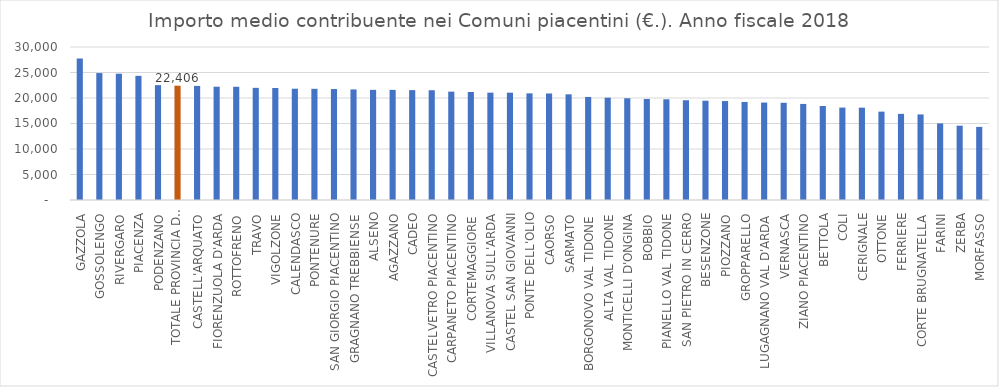
| Category | Series 0 |
|---|---|
| GAZZOLA | 27758.38 |
| GOSSOLENGO | 24890.922 |
| RIVERGARO | 24763.957 |
| PIACENZA | 24347.545 |
| PODENZANO | 22518.66 |
| TOTALE PROVINCIA DI PIACENZA | 22406.017 |
| CASTELL'ARQUATO | 22372.288 |
| FIORENZUOLA D'ARDA | 22215.515 |
| ROTTOFRENO | 22201.233 |
| TRAVO | 21988.795 |
| VIGOLZONE | 21959.183 |
| CALENDASCO | 21819.627 |
| PONTENURE | 21798.936 |
| SAN GIORGIO PIACENTINO | 21756.553 |
| GRAGNANO TREBBIENSE | 21679.805 |
| ALSENO | 21595.31 |
| AGAZZANO | 21593.586 |
| CADEO | 21546.1 |
| CASTELVETRO PIACENTINO | 21527.057 |
| CARPANETO PIACENTINO | 21246.941 |
| CORTEMAGGIORE | 21174.3 |
| VILLANOVA SULL'ARDA | 21046.23 |
| CASTEL SAN GIOVANNI | 21044.582 |
| PONTE DELL'OLIO | 20911.704 |
| CAORSO | 20886.469 |
| SARMATO | 20719.406 |
| BORGONOVO VAL TIDONE | 20209.663 |
| ALTA VAL TIDONE | 20063.791 |
| MONTICELLI D'ONGINA | 19948.594 |
| BOBBIO | 19810.143 |
| PIANELLO VAL TIDONE | 19748.592 |
| SAN PIETRO IN CERRO | 19557.046 |
| BESENZONE | 19468.622 |
| PIOZZANO | 19401.391 |
| GROPPARELLO | 19229.086 |
| LUGAGNANO VAL D'ARDA | 19105.747 |
| VERNASCA | 19062.426 |
| ZIANO PIACENTINO | 18837.291 |
| BETTOLA | 18430.713 |
| COLI | 18118.233 |
| CERIGNALE | 18106.237 |
| OTTONE | 17327.665 |
| FERRIERE | 16884.846 |
| CORTE BRUGNATELLA | 16779.925 |
| FARINI | 15021.865 |
| ZERBA | 14575.167 |
| MORFASSO | 14330.859 |
--------------------------------
About this exercise |
From the material above, output every line exactly as written, dropping any picture.

Answer space |
| Category | Series 0 |
|---|---|
| GAZZOLA | 27758.38 |
| GOSSOLENGO | 24890.922 |
| RIVERGARO | 24763.957 |
| PIACENZA | 24347.545 |
| PODENZANO | 22518.66 |
| TOTALE PROVINCIA DI PIACENZA | 22406.017 |
| CASTELL'ARQUATO | 22372.288 |
| FIORENZUOLA D'ARDA | 22215.515 |
| ROTTOFRENO | 22201.233 |
| TRAVO | 21988.795 |
| VIGOLZONE | 21959.183 |
| CALENDASCO | 21819.627 |
| PONTENURE | 21798.936 |
| SAN GIORGIO PIACENTINO | 21756.553 |
| GRAGNANO TREBBIENSE | 21679.805 |
| ALSENO | 21595.31 |
| AGAZZANO | 21593.586 |
| CADEO | 21546.1 |
| CASTELVETRO PIACENTINO | 21527.057 |
| CARPANETO PIACENTINO | 21246.941 |
| CORTEMAGGIORE | 21174.3 |
| VILLANOVA SULL'ARDA | 21046.23 |
| CASTEL SAN GIOVANNI | 21044.582 |
| PONTE DELL'OLIO | 20911.704 |
| CAORSO | 20886.469 |
| SARMATO | 20719.406 |
| BORGONOVO VAL TIDONE | 20209.663 |
| ALTA VAL TIDONE | 20063.791 |
| MONTICELLI D'ONGINA | 19948.594 |
| BOBBIO | 19810.143 |
| PIANELLO VAL TIDONE | 19748.592 |
| SAN PIETRO IN CERRO | 19557.046 |
| BESENZONE | 19468.622 |
| PIOZZANO | 19401.391 |
| GROPPARELLO | 19229.086 |
| LUGAGNANO VAL D'ARDA | 19105.747 |
| VERNASCA | 19062.426 |
| ZIANO PIACENTINO | 18837.291 |
| BETTOLA | 18430.713 |
| COLI | 18118.233 |
| CERIGNALE | 18106.237 |
| OTTONE | 17327.665 |
| FERRIERE | 16884.846 |
| CORTE BRUGNATELLA | 16779.925 |
| FARINI | 15021.865 |
| ZERBA | 14575.167 |
| MORFASSO | 14330.859 |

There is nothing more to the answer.